Another frontier of innovation in VBM is the incorporation of technology-driven insights. China's experience with electronic health records, big data, and AI illustrates the potential of digital infrastructure to support outcome measurement, identify inefficiencies, and forecast future healthcare needs. These tools enable more precise, equitable, and sustainable care. For instance, AI-powered models can stratify patients by risk and guide resource allocation, ensuring that interventions generate the greatest health return per unit cost (3).
China's experience reflects global debates on sustainable healthcare financing: high-income countries face the rising costs of biologics and gene therapies, while low- and middle-income nations struggle to expand access without straining budgets. Value-based approaches offer a common framework by linking innovation, outcomes, and affordability.
This Research Topic adds valuable evidence from China, spanning hospital governance, drug pricing, supply chains, and oncology cost-effectiveness, highlighting both the promise and complexity of implementing VBM. Collectively, these studies provide a roadmap for policymakers and clinicians to balance innovation and sustainability in China and beyond.
Zhao et al. examined determinants of physicians' willingness to provide preventive services and found that intentions are shaped by norms and capacity, implying that supportive environments and digital technologies can strengthen sustainable, value-based health systems.
Chen et al. analyzed Diagnosis-Related Groups (DRG) reform effects on lumbar disc herniation patients, and found reduced hospitalization and drug costs.
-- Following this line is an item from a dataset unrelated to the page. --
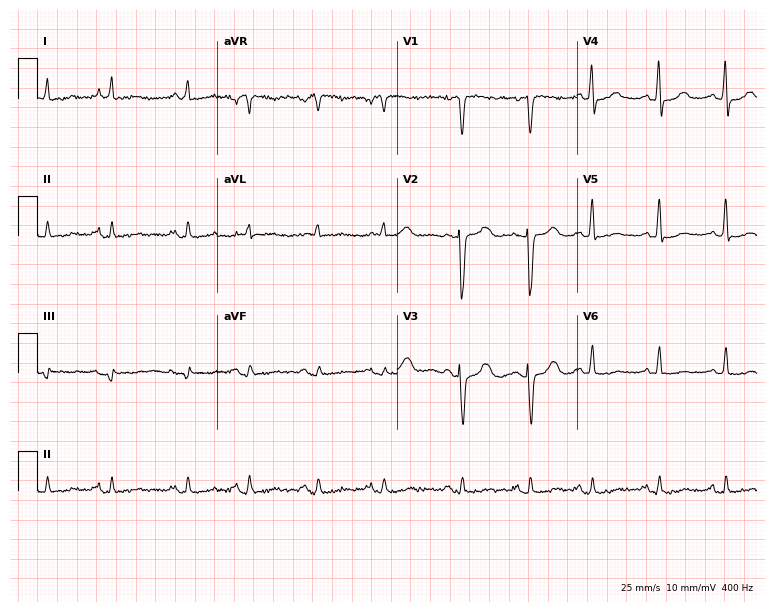
Resting 12-lead electrocardiogram (7.3-second recording at 400 Hz). Patient: an 81-year-old female. None of these six findings is recorded: first-degree AV block, right bundle branch block, left bundle branch block, sinus bradycardia, atrial fibrillation, sinus tachycardia. Only these six findings were labelled.
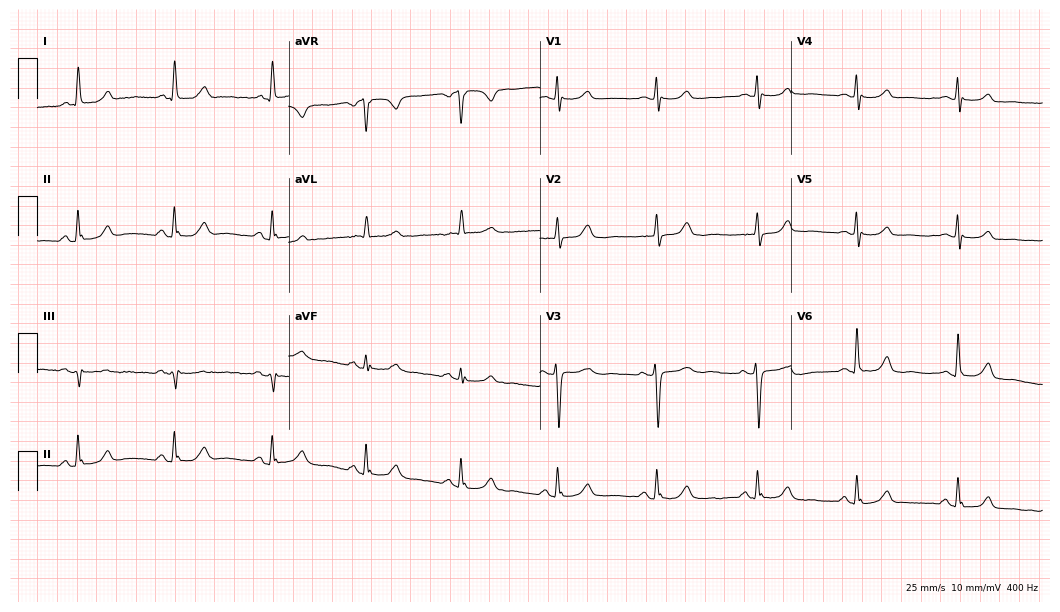
Standard 12-lead ECG recorded from a female patient, 75 years old (10.2-second recording at 400 Hz). Read as a normal ECG.
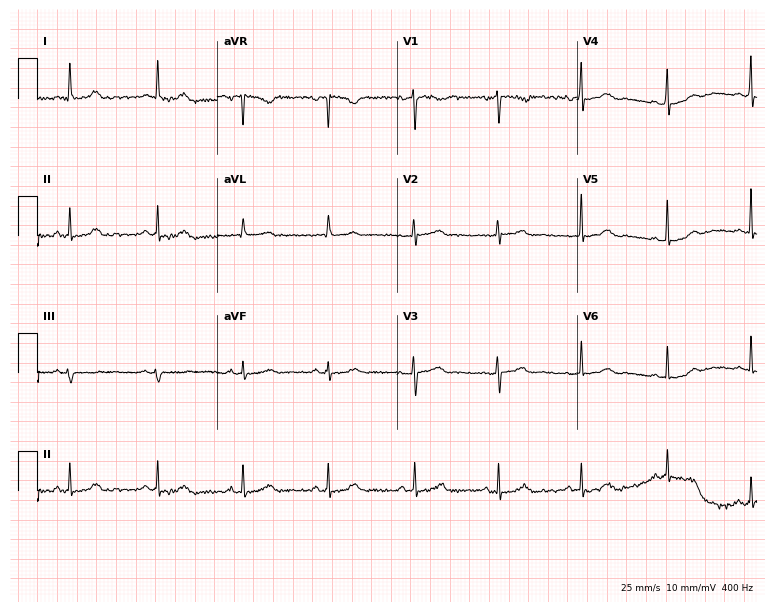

This study suggests that to advance VBM, payment reforms must better align with Traditional Chinese Medicine (TCM) treatment characteristics and outcome-based incentives.
Jiang et al. used interrupted time series analysis of Guangdong's insulin procurement data and found that China's National Volume-Based Procurement (NVBP) policy significantly increased insulin use while reducing total spending and unit costs. These results suggest that centralized procurement can enhance VBM by improving affordability and access without compromising treatment availability.
Xu Y. et al. established a multicriteria decision analysis framework for evaluating implantable medical devices in China, and they found that clinical safety and cost were the most influential criteria, highlighting the framework's potential to promote transparent, VBM allocation.
Wu et al. assessed the service capacity of public hospitals and found that while overall service capacity improved, disparities between hospitals widened, mainly due to inter-group differences. The authors suggest strengthening coordination, optimizing resource allocation, and improving performance evaluation to promote more balanced, value-based hospital development.
Li found that China's Marketing Authorization Holder system significantly improved pharmaceutical firms' environmental, social, and corporate governance performance by boosting investment and reducing internal inequality, supporting more sustainable, value-based industry development.
Tao et al. analyzed data from 264 hospitals and found that China's DIP reform significantly reduced hospitalization costs and length of stay for coronary heart disease patients. However, differences in out-of-pocket ratios between insurance types highlight the need to balance efficiency gains with equity in value-based payment reforms.
Chang et al. conducted qualitative interviews and found leadership support and clear guidelines that facilitated DIP reform, while resource constraints and staff resistance hindered their adoption. The study recommends strengthening internal management, communication, and staff training, underscoring that successful VBM reform requires organizational readiness and adaptive capacity alongside policy design.
Liu et al. assessed the digital economy's impact on resilience and found that digitalization strengthens resilience by reducing trade dependence, increasing export complexity, and lowering concentration. The study illustrates how digital infrastructure supports continuity of care and economic stability, extending VBM to the domain of global supply chain sustainability.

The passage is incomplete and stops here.